* AVAILABLE RECORDS
--------------------------------

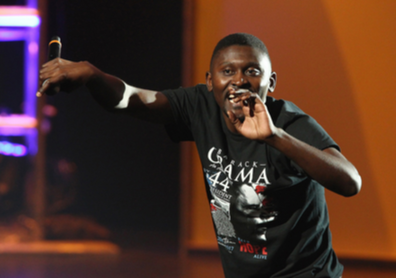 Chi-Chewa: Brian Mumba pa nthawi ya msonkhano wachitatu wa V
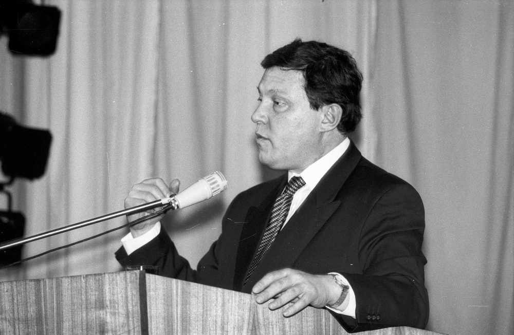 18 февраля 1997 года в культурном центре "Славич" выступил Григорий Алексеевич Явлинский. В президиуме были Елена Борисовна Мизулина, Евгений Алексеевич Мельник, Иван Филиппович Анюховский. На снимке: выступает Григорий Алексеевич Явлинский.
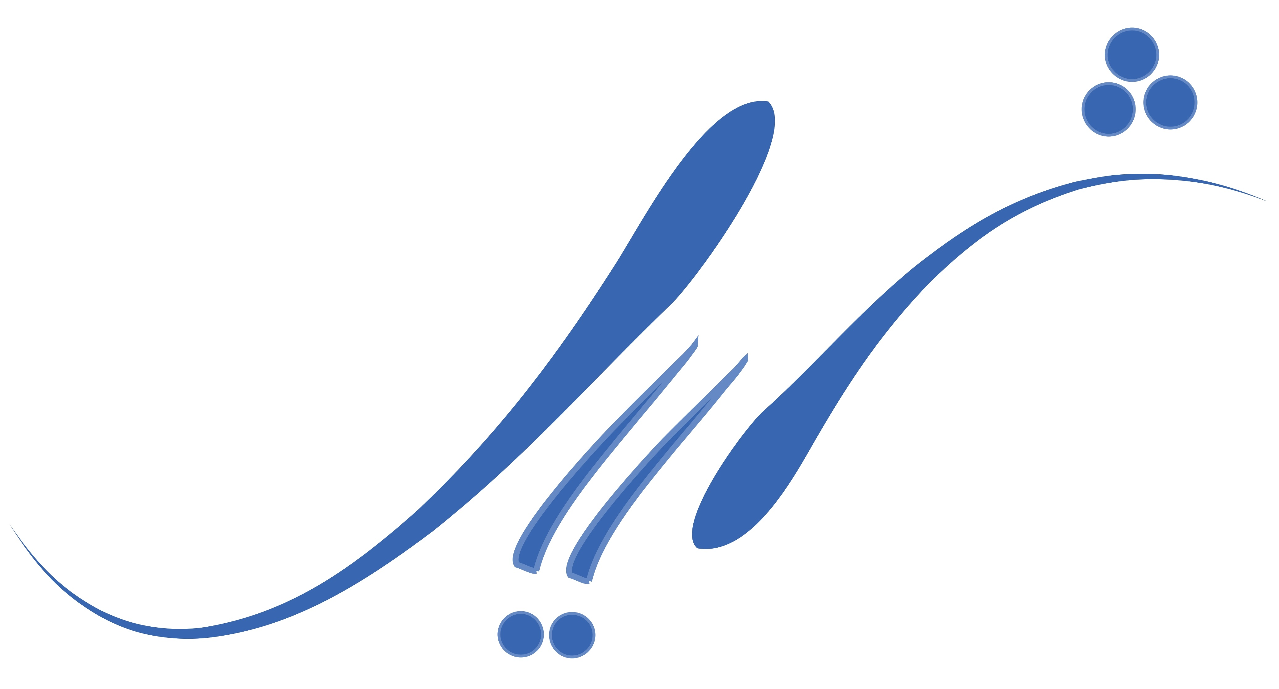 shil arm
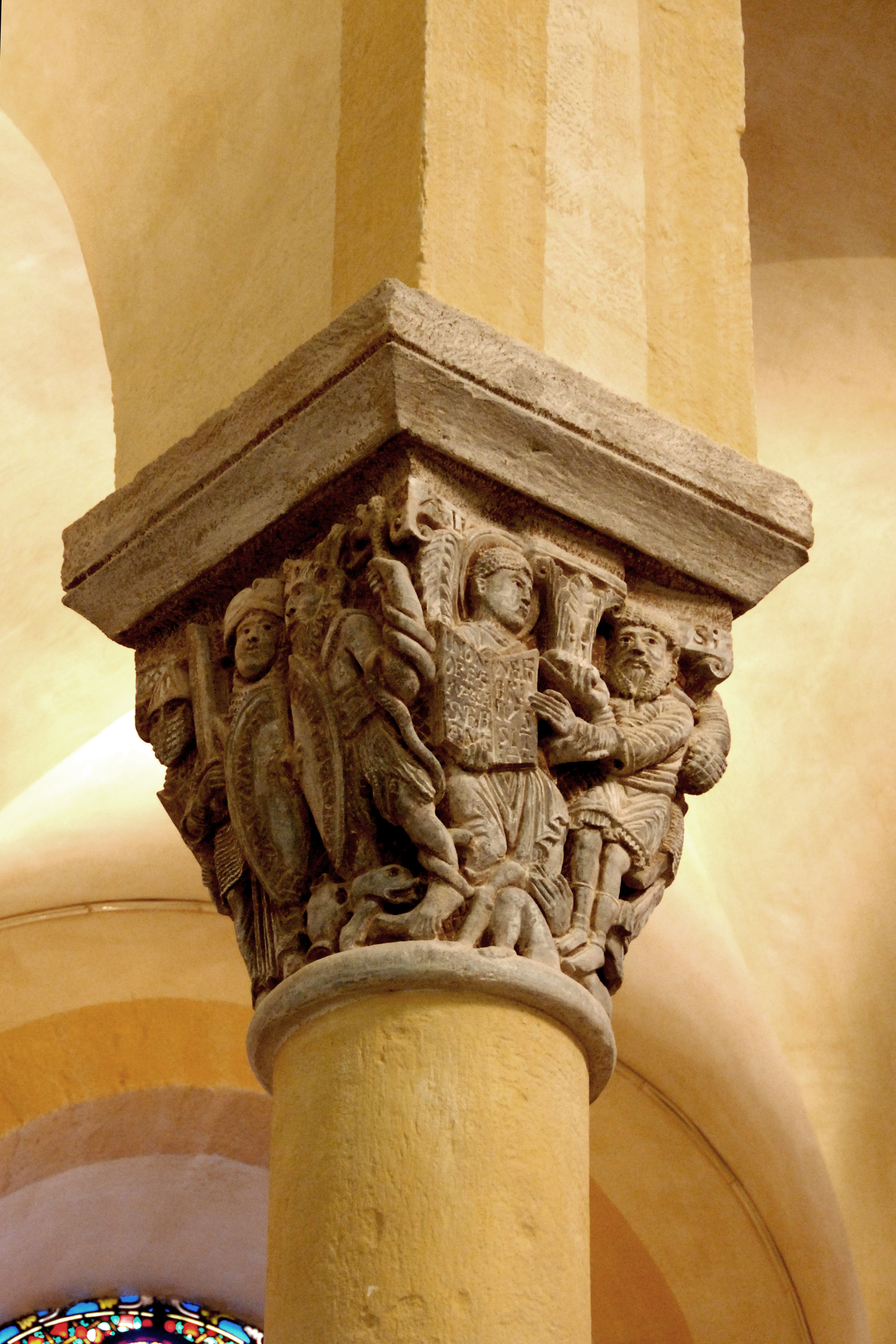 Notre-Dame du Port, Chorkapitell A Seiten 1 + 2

--------------------------------

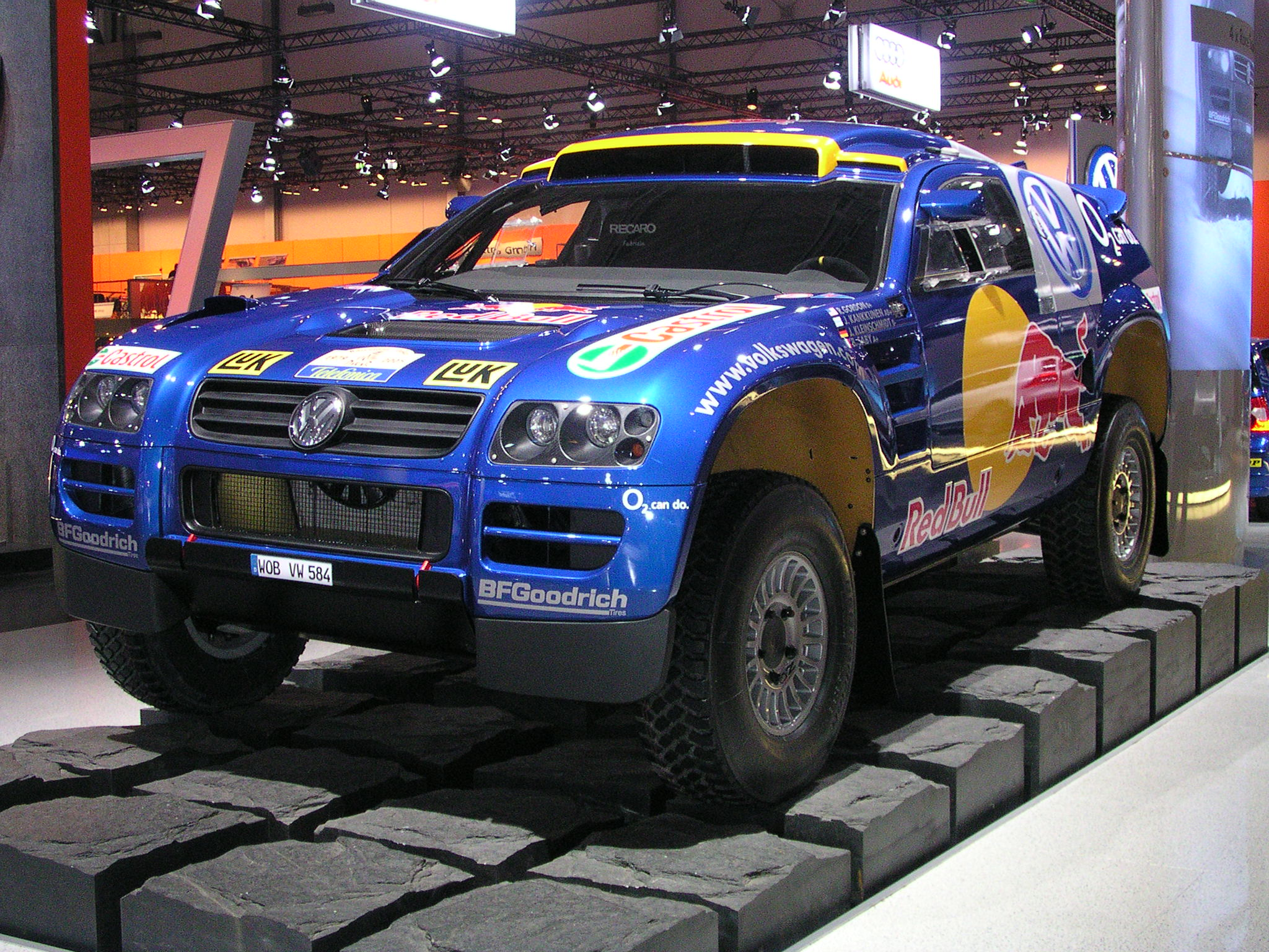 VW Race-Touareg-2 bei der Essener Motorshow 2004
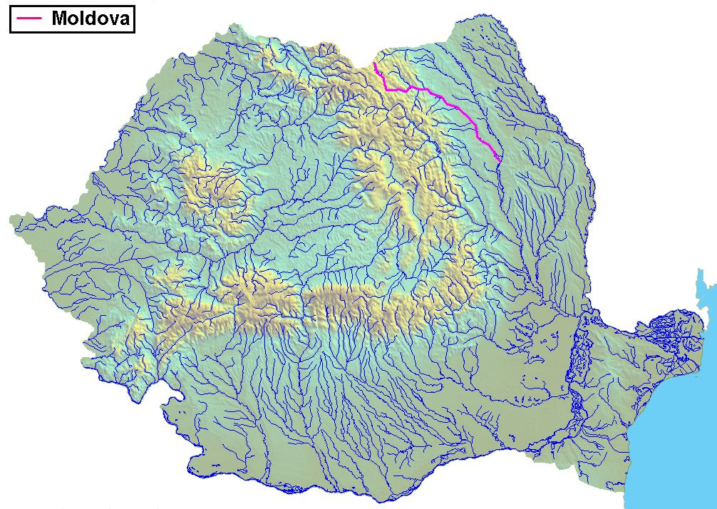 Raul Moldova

--------------------------------

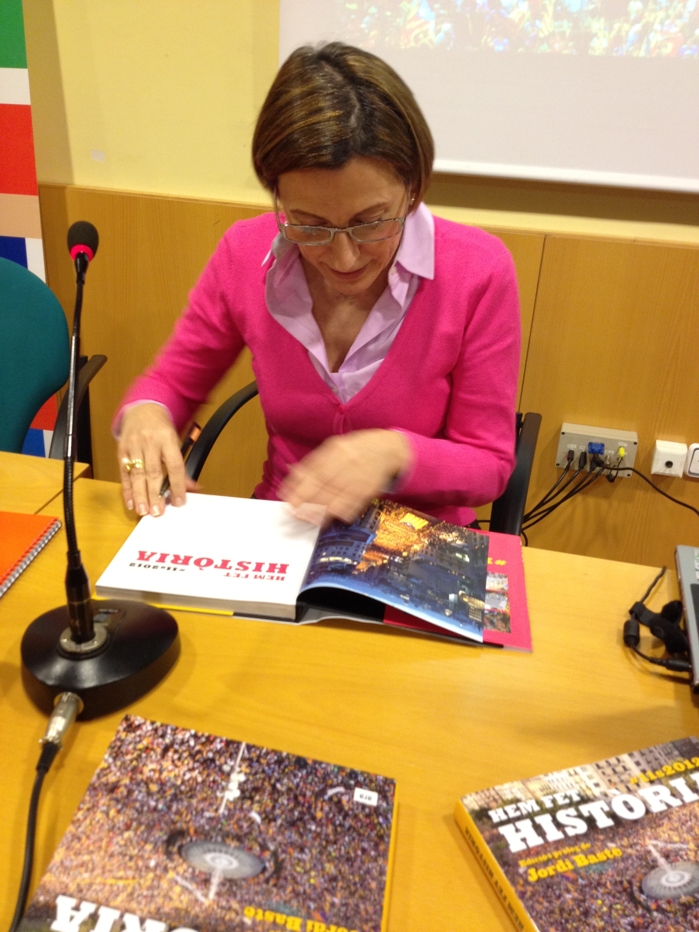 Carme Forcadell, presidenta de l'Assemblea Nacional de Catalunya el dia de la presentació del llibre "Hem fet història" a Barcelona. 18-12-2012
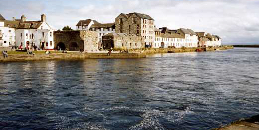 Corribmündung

--------------------------------

* WORK REQUIRED
In the records above, find the line with "VW Race-Touareg-2 bei" and the line with "Raul Moldova"; please transcribe exactly those two lines and all lines between them, omitting any picture.

* WRITTEN ANSWER
 VW Race-Touareg-2 bei der Essener Motorshow 2004
 Raul Moldova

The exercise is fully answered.